BRIEF
Transcribe the data exactly, pictures excluded.

DATA SHOWN
BEGIN

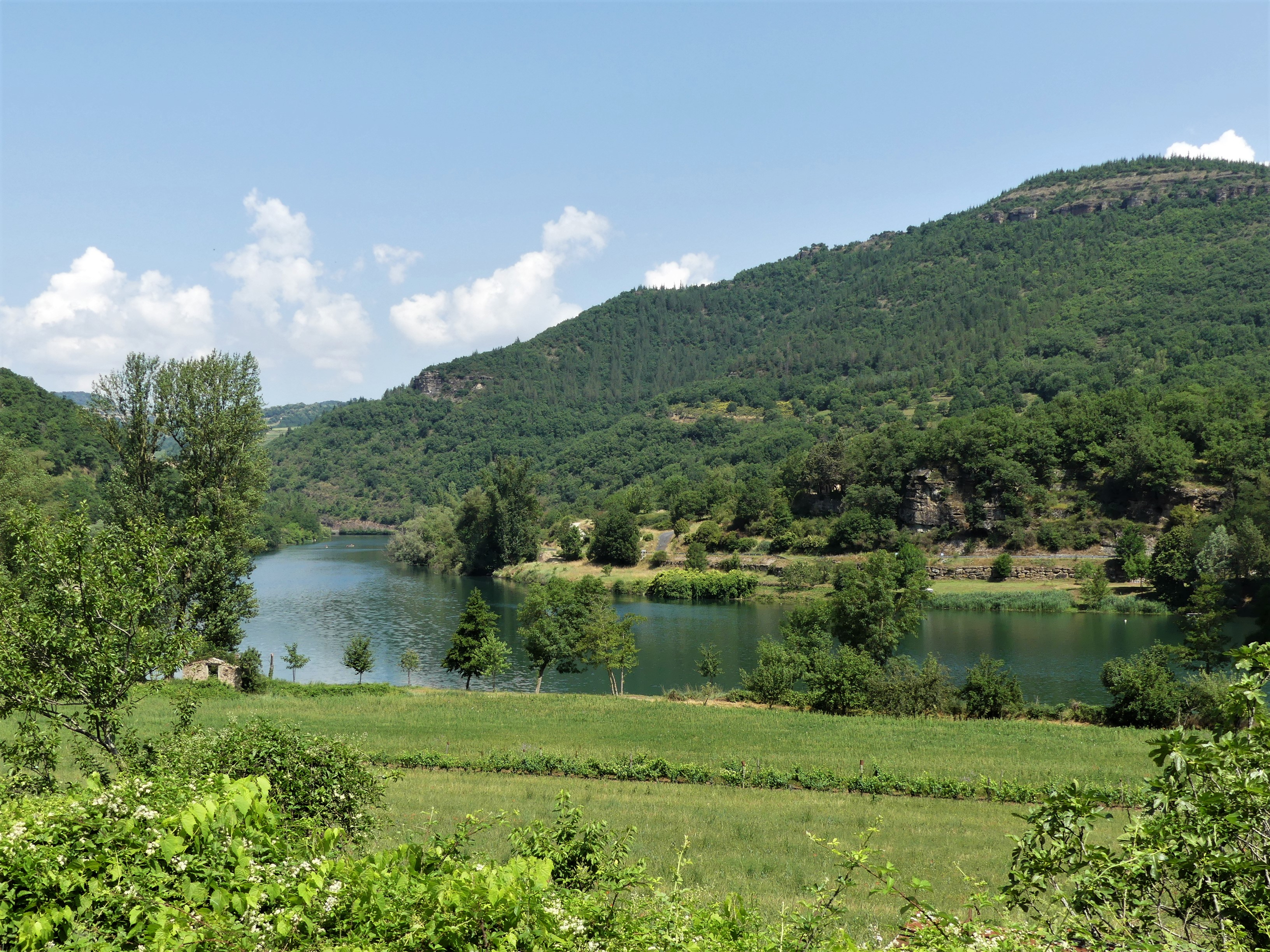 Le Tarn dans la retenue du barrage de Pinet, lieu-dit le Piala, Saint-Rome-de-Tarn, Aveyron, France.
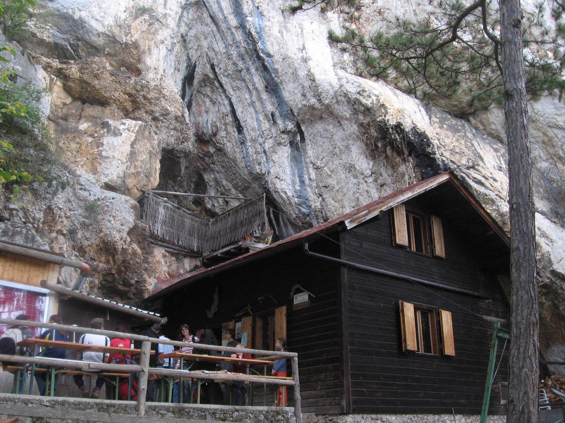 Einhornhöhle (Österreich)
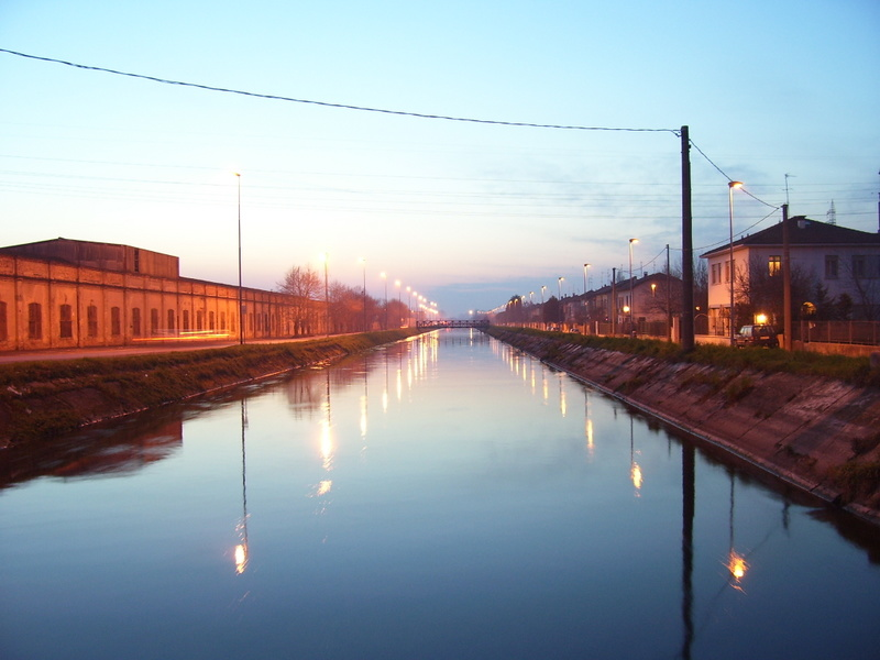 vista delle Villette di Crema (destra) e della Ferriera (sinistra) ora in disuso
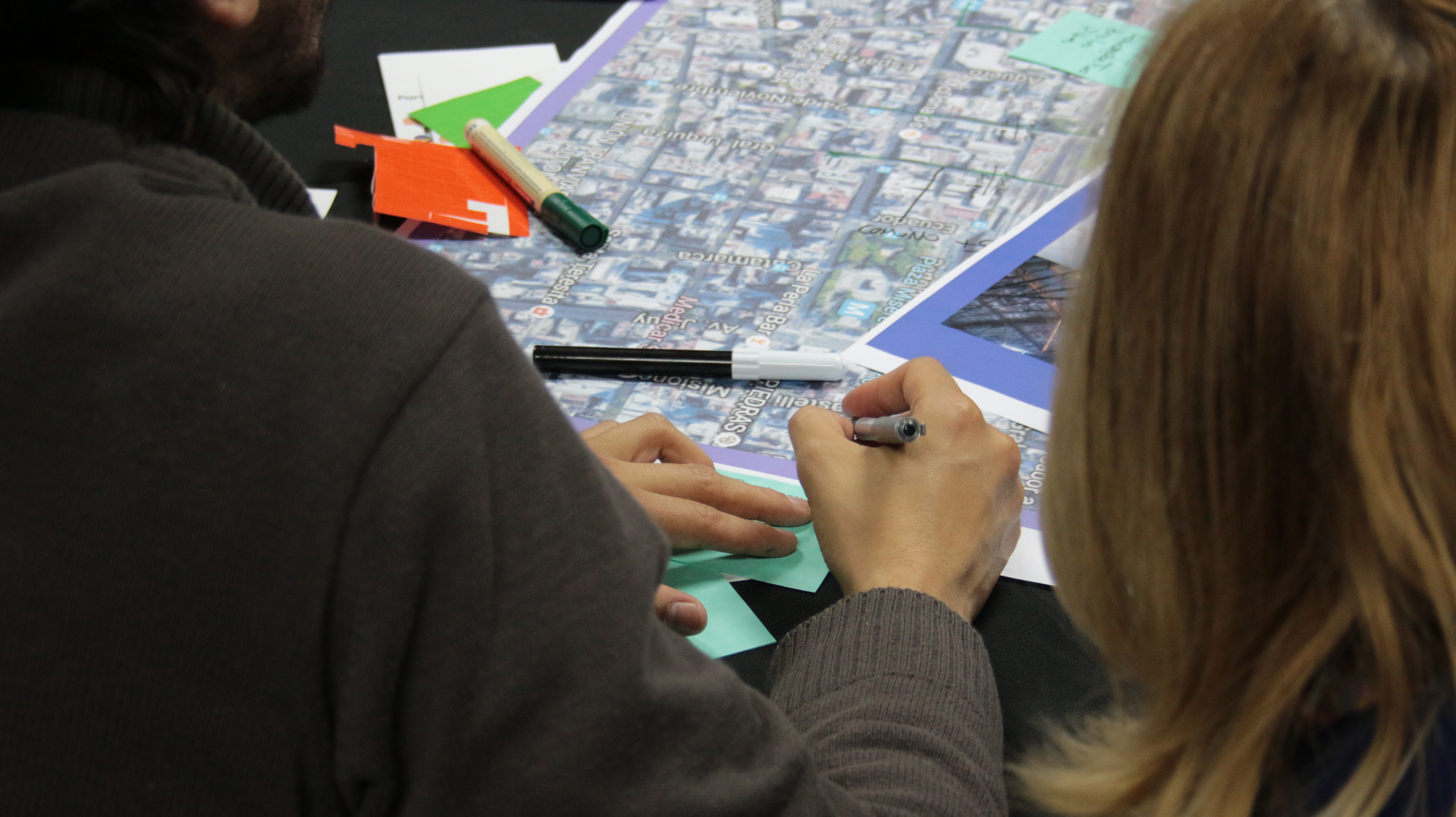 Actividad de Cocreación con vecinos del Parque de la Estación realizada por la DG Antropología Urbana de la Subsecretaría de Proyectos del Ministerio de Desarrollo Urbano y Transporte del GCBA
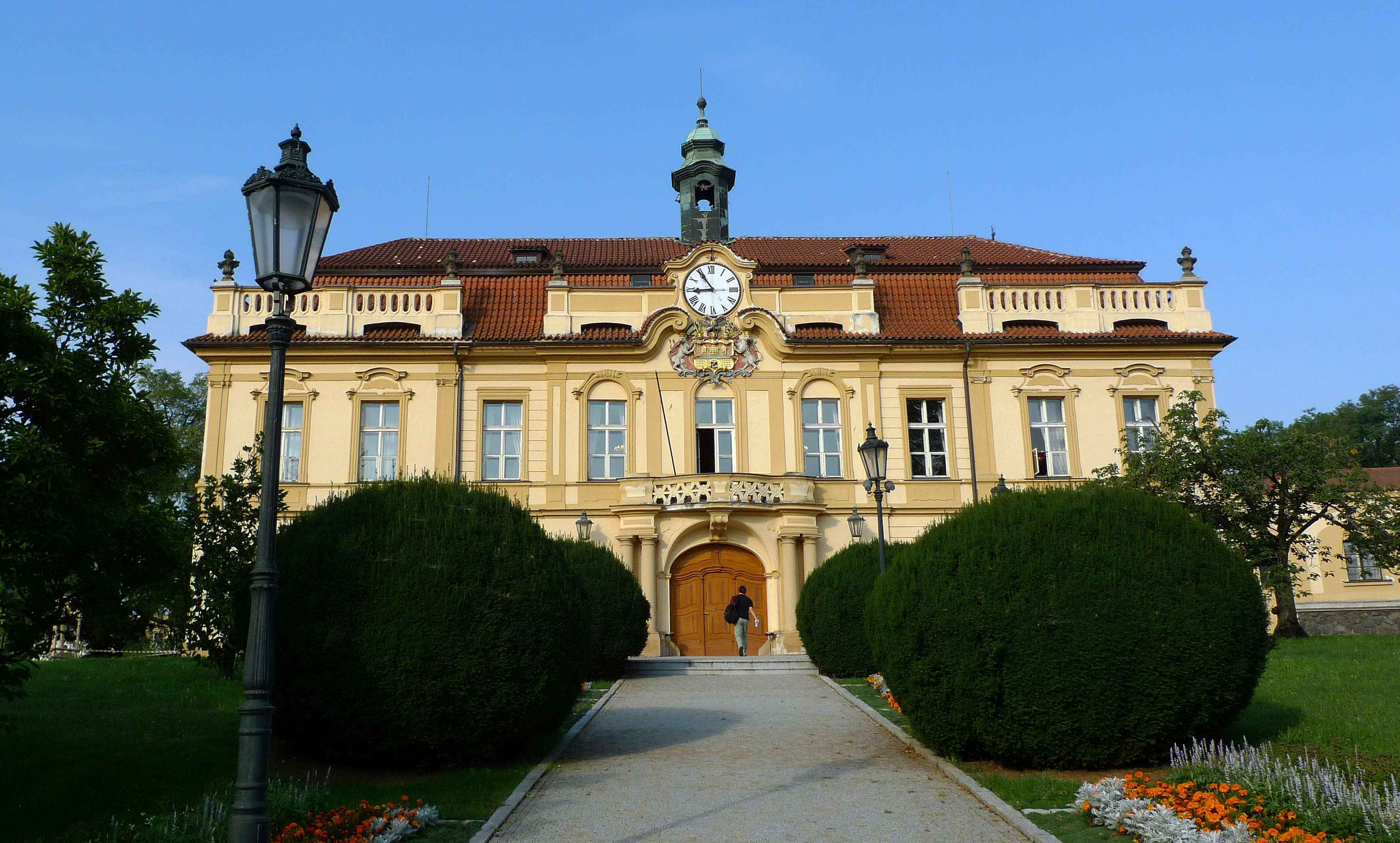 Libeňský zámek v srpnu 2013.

END

OUTPUT OF THE TASK
 Le Tarn dans la retenue du barrage de Pinet, lieu-dit le Piala, Saint-Rome-de-Tarn, Aveyron, France.
 Einhornhöhle (Österreich)
 vista delle Villette di Crema (destra) e della Ferriera (sinistra) ora in disuso
 Actividad de Cocreación con vecinos del Parque de la Estación realizada por la DG Antropología Urbana de la Subsecretaría de Proyectos del Ministerio de Desarrollo Urbano y Transporte del GCBA
 Libeňský zámek v srpnu 2013.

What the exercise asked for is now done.